Однако есть то, что отличает радикальных революционеров (не только ленинцев, в равной степени это характерно и для меньшевиков, эсеров и анархистов) от добродушной прогрессивной буржуазии времен Столыпина. Полемические конвенции большевистской фракции значимо отличались от общеэлитной особым стилем, который, по всей видимости, восходит к немецкой полемической традиции, к которой принадлежал в 1840–1850‑х годах К. Маркс и которая наиболее ярка в индивидуальном публицистическом стиле В. И. Ленина в 1910‑х годах. Это довольно живучий стиль, восходящий к тому же полемическому стилю раннего протестантизма, что и жанр карикатуры. Он живет до сих пор в немецкой и нидерландской интеллектуальных средах, а также в стиле полемики либертарианских политических и экономических школ в протестантских по происхождению академических субкультурах США. Шокирующий потенциал ленинской фразы об интеллигенции как «говне нации» для русской культуры со второй половины XX века не скоро исчерпается. Но стоит осознавать, что газетная полемика 1920‑х годов, особенно авторская, от лица крупных политических деятелей, часто выдержана совершенно в том же стиле, который так шокировал, например, Венедикта Ерофеева в «Моей маленькой лениниане», – и это сильнейший контраст с культурой, сформировавшейся в СССР после 1950‑х годов, гораздо более мягкой. Нынешние читатели, отметим, мало что унаследовали от довоенного СССР – поэтому для них «подвешенный за яйца» по (полу)шуточной резолюции Сталина нарком финансов Брюханов (в одной из зарисовок Межлаука этот процесс изображен натуралистично) выглядит макабрично и пугающе жестоко, даже если отстраниться от порнографичности идеи. Но для большевиков 1920‑х годов ничего особенно пугающего в том, что высший партийный вождь шутит так грубо и физиологично, видимо, не было – во всяком случае, у нас нет причин считать, что коллеги воспринимали шутки Сталина и картинки Межлаука как непристойность.

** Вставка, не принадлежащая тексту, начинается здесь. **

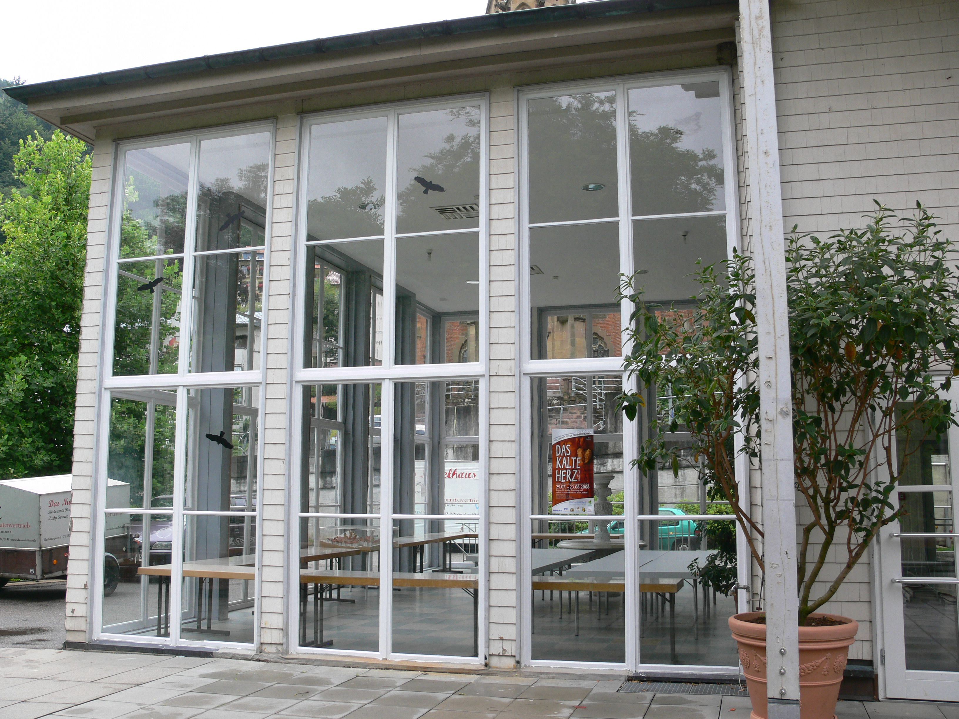 Bad Wildbad, Landkreis Calw, Baden-Württemberg: Trinkhalle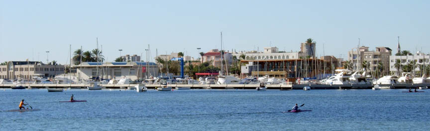 club naútico y casa del mar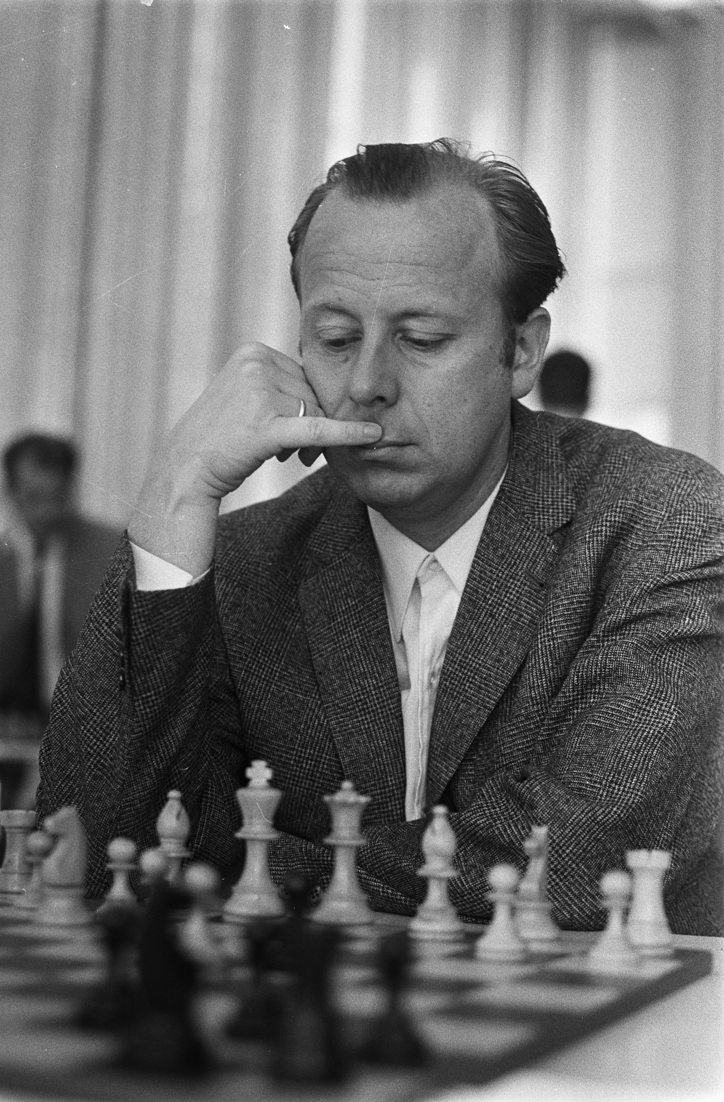 Collectie / Archief : Fotocollectie Anefo Reportage / Serie : [ onbekend ] Beschrijving : IBM-schaaktoernooi; W. Uhlmann (kop) in aktie, nr. 13a: Donner (kop) in aktie Datum : 22 juli 1970 Trefwoorden : schaken Persoonsnaam : W. Uhlmann Instellingsnaam : IBM-Schaaktoernooi Fotograaf : Mieremet, Rob / Anefo Auteursrechthebbende : Nationaal Archief Materiaalsoort : Negatief (zwart/wit) Nummer archiefinventaris : bekijk toegang 2.24.01.05 Bestanddeelnummer : 923-6892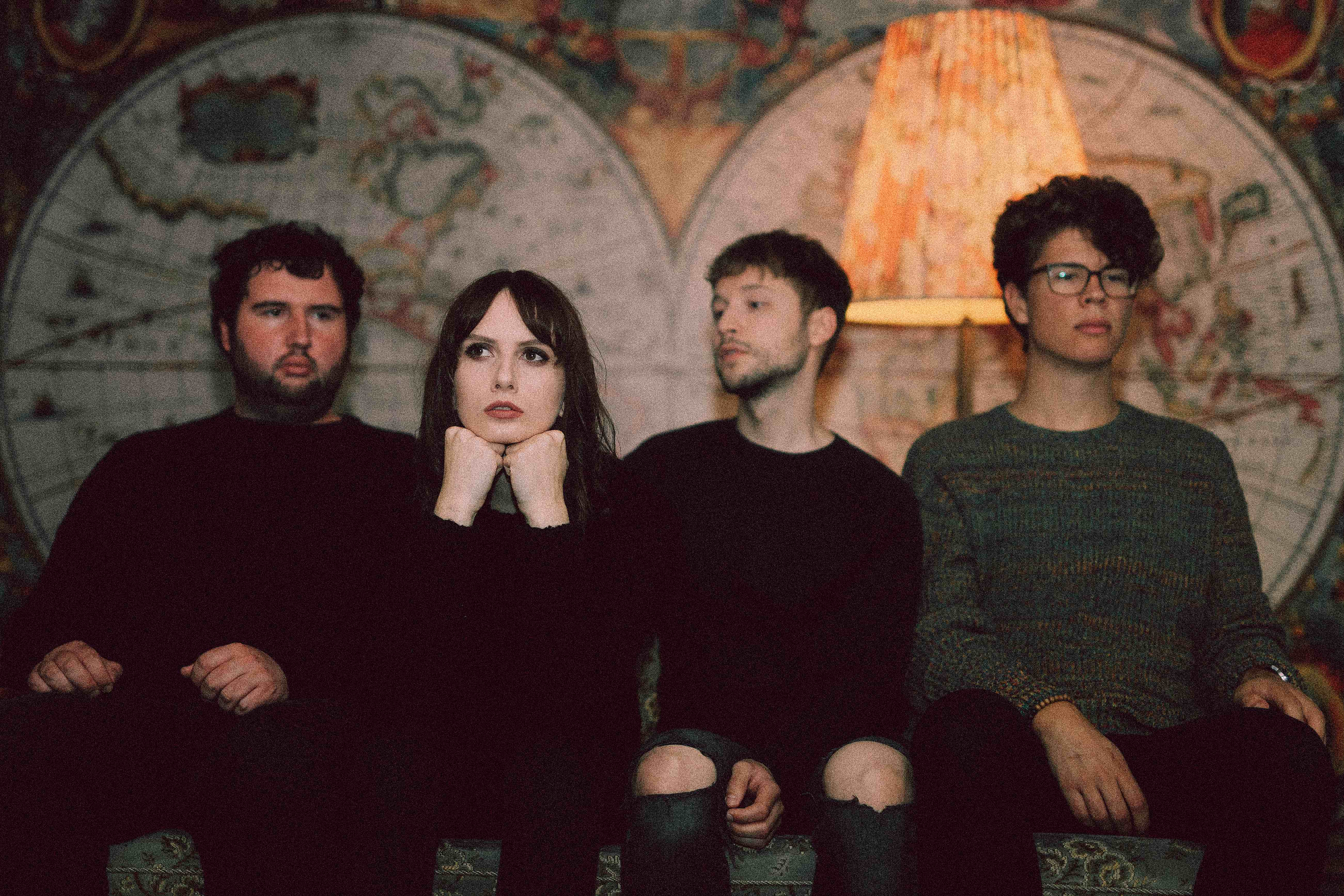 Die aktuelle Besetzung von Nick & June (von links nach rechts): Helleken, Kraft, Wolf, Noka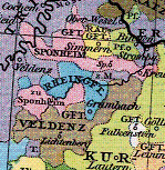 Gft.en Sponheim, Veldenz und die Rheingft. um 1400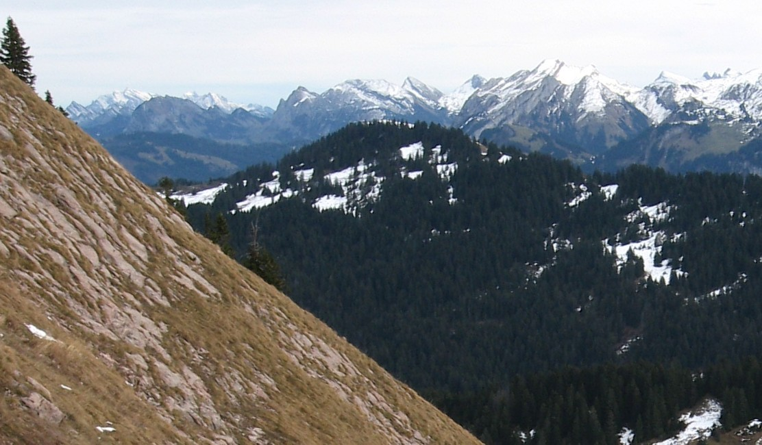 Furggelenstock von Westen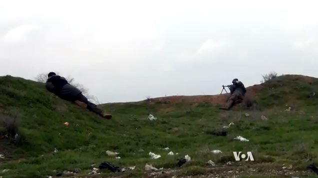 Combattants du Conseil militaire syriaque (MFS), près de Tal Tamer, 26 février 2015.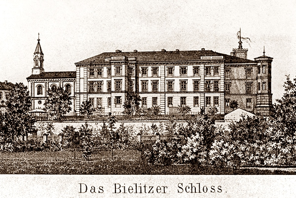 Zamek w Bielsku po przebudowie w latach 1850–1864, Carl Bollmann, litografia, ok. 1870 (za zgodą i ze zbiorów Muzeum Historycznego w Bielsku-Białej / With permission and from the collection of Historical Museum in Bielsko-Biała)

В какой-то степени это предельно романтический стиль полемики, в которой высшей ценностью является сила и заостренность полемической атаки: здесь нет границ приличия, допустима любая грубость вплоть до обсценности, если она оправдана политическими целями текста. Этот эмоциональный режим непредставим без особого отношения к накалу полемики вне самой полемики – глубоко оскорбительный для любого интеллектуала того времени стиль Ленина, Троцкого, Радека, Бухарина ни в коей мере не мешал им вести конструктивные переговоры с теми же эсерами, анархистами и меньшевиками в любой момент, когда это было необходимо; разрыв между печатным словом и переговорной позицией в этой субкультуре всегда сохранялся, что было бы невозможно, например, для кадетов и октябристов (хотя полемическая культура 1900–1910‑х годов была, пожалуй, намного более жесткой, чем в любой парламентской демократии того времени в Европе). В 1920–1930‑х годах максимально острый полемический выпад был рекомендован как добродетель и доблесть не только в борьбе большевиков с внешними соперниками – материалы внутрибольшевистских дискуссий не оставляют ощущения запрещенности и даже ограниченности в применении таких средств во внутриполитической и внутрипартийной борьбе.
Субкультура «старых большевиков», основная для партийного руководства 1920–1930‑х годов, может рассматриваться как частный вариант советской культуры этих времен. Характер взаимовлияния субкультурной идентичности властной группы и формирующейся общекультурной советской идентичности – вопрос очень сложный. Обнаруживая в той же коллекции Ворошилова нечто отклоняющееся от наших представлений о нормальном и допустимом в нынешнем времени, мы часто не можем ответить на вопрос, связано ли наблюдаемое с общекультурной или специфической для описываемой субкультуры нормой, которая отличается от современной. Иными словами, нам сложно сказать, какова причина того, что в картинках, например, постоянно изображаются гадящие петухи на ветках: это элемент знаковой системы оппозиции в верхушке РКП(б), понятный символ в среде Политбюро 1920‑х годов или же общепринятый знак в советской культуре этого времени, не специфичный ни для оппозиции, ни для верхушки большевиков в целом?
Тем не менее мы предполагаем, что в рамках узкой, субкультурной идентичности революционер-профессионал из большевиков не только мог, но и обязан был использовать в нужный момент предельно мощные аргументы для отстаивания своей позиции, в том числе во внутрипартийной борьбе; это, собственно, было его долгом перед историей, способом ускорения движения к коммунизму, поэтому он не должен был останавливаться перед «низменностью» применяемых средств борьбы. Ибо мораль в понимании большевиков была классовым понятием, а ее мерилом выступала эффективность средств борьбы.